Warum habt ihr damals diesen Bandnamen gewählt? SEPTICFLESH klingt nach einer Gore/Grind band – Eure Band hat mit diesem Genre aber doch rein gar nichts zu tun….

Absolut richtig! Um ehrlich zu sein, mochte ich diesen Namen nie. Aber als ich damals zur Band stieß, hatte sie eben bereits den Namen SEPTIC FLESH. Es war ein Vorschlag eines Freundes von Seth und Chris und sie mochten diesen Namen damals eben. Ich habe es leider nicht geschafft, sie früh davon zu überzeugen den Namen zu ändern. Als wir mehr und mehr Aufmerksamkeit unter diesem Bandnamen bekamen und mehrere Alben als SEPTIC FLESH veröffentlichten, machte es natürlich keinen Sinn mehr, ihn zu ändern.

Ihr seid nun Teil von Season of Mist Records. Warum habt ihr euch dafür entschieden das Label zu wechseln und welche Vorteile habt ihr nun als Teil eines bekannteren Plattenlabels?

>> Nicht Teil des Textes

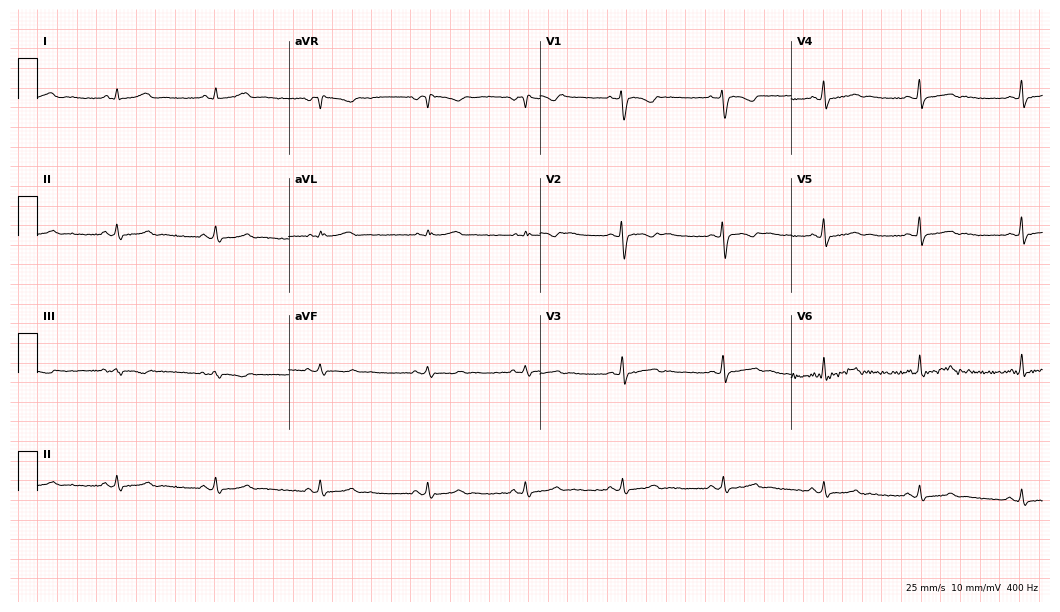
12-lead ECG from a female patient, 20 years old (10.2-second recording at 400 Hz). Recorded interpretation: within normal limits.

Season of Mist unterstützten die Idee der Reformierung der Band. Wir hatten immer eine stattliche Anzahl an Fans in Frankreich und dachten demnach, dass es eine gute Idee sei, dort zu unterschreiben. Wir sind sehr glücklich über diese Entscheidung und wurden immer mit Respekt behandelt. Zudem haben wir die volle Kontrolle über unser musikalisches Produkt und bekommen eine starke Promotion von Seiten des Labels. Season of Mist wird immer größer und hat nun immer mehr bekannte Bands wie z.B. MORBID ANGEL unter Vertrag. Teil eines bekannteren Labels zu sein macht eben vieles leichter. Zudem haben Menschen unterschiedlicher Länder viel leichter Zugang zu unseren Veröffentlichungen.

Willst du unseren Lesern noch etwas mitteilen?

Ihr seid alle willkommen unserer “Great Mass“ beizuwohnen! Keep the dark flame burning!

Vielen Dank für das Interview und viel Glück!